### EXTRACTED INFORMATION
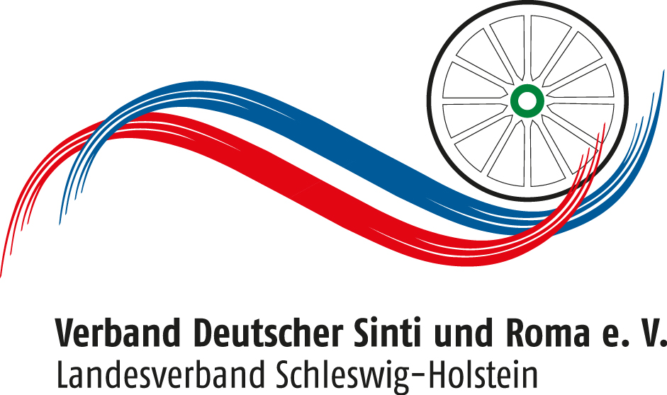 Logo Verband Deutscher Sinti und Roma e. V. - Landesverband Schleswig-Holstein, seit 2011
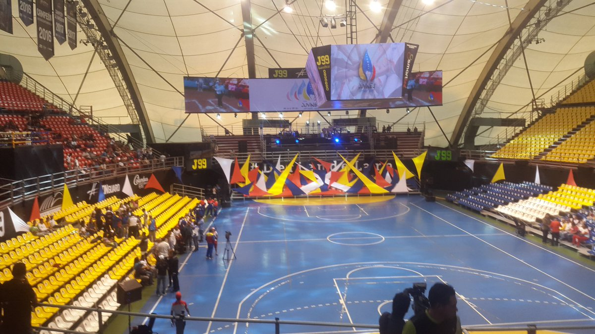 Domo Bolivariano Juvines 2017
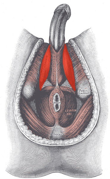 Ischiocavernosus muscle (male)
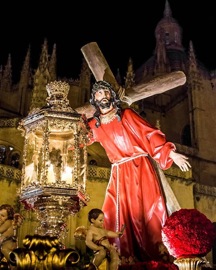 Semana Santa en Segovia This is a photography of a Folklore festival in Spain (Wikidata id Q23310019).
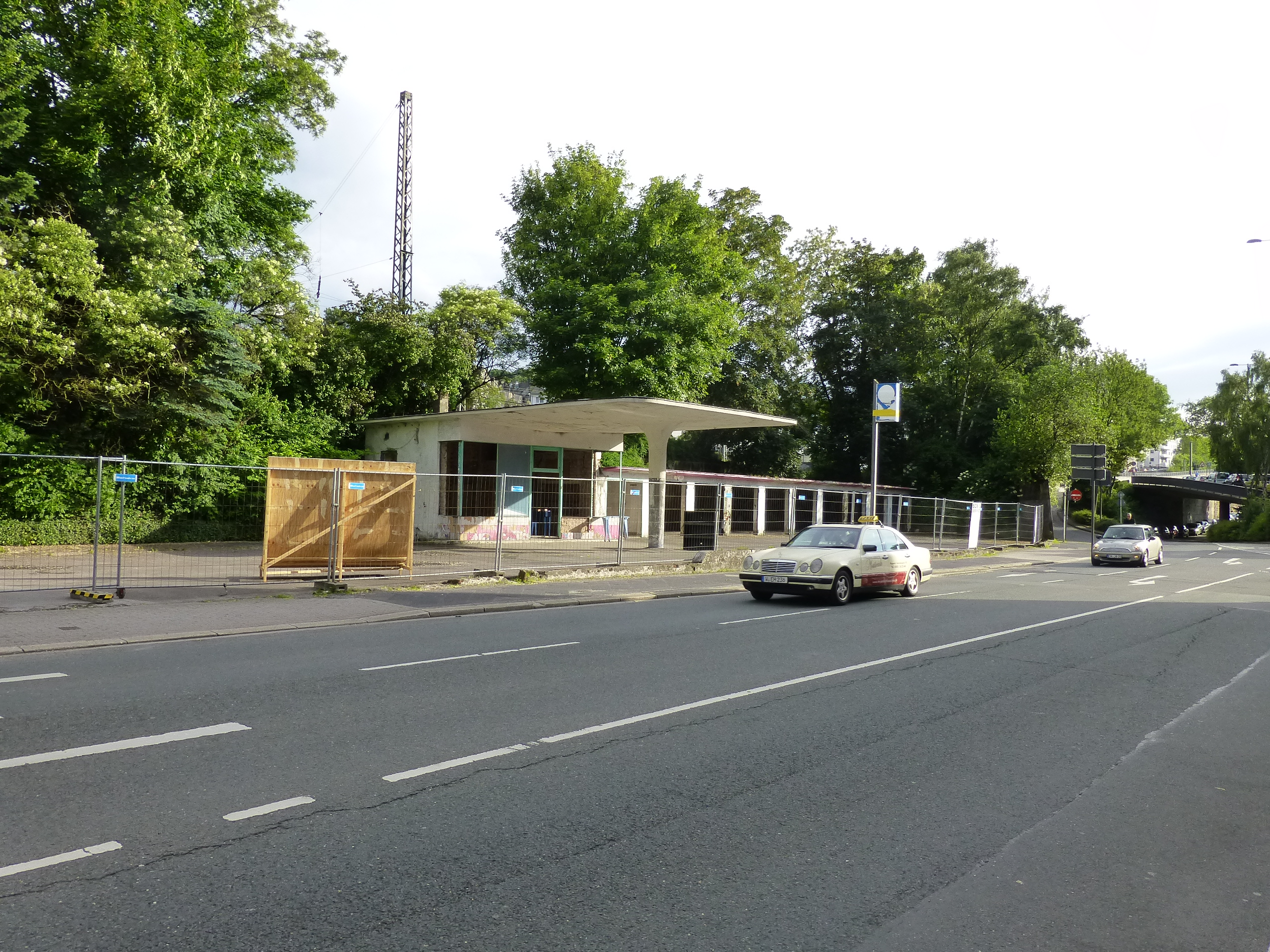 Wittensteinstraße, Wuppertal
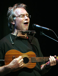 Frank Baier mit seiner Ukulele in Bochum, 2007

### ASSIGNMENT
Repeat only the lines from the one holding "Domo Bolivariano Juvines 2017" through the last line of the data, inclusive. Keep the pictures out.

### WRITTEN RESPONSE
 Domo Bolivariano Juvines 2017
 Ischiocavernosus muscle (male)
 Semana Santa en Segovia This is a photography of a Folklore festival in Spain (Wikidata id Q23310019).
 Wittensteinstraße, Wuppertal
 Frank Baier mit seiner Ukulele in Bochum, 2007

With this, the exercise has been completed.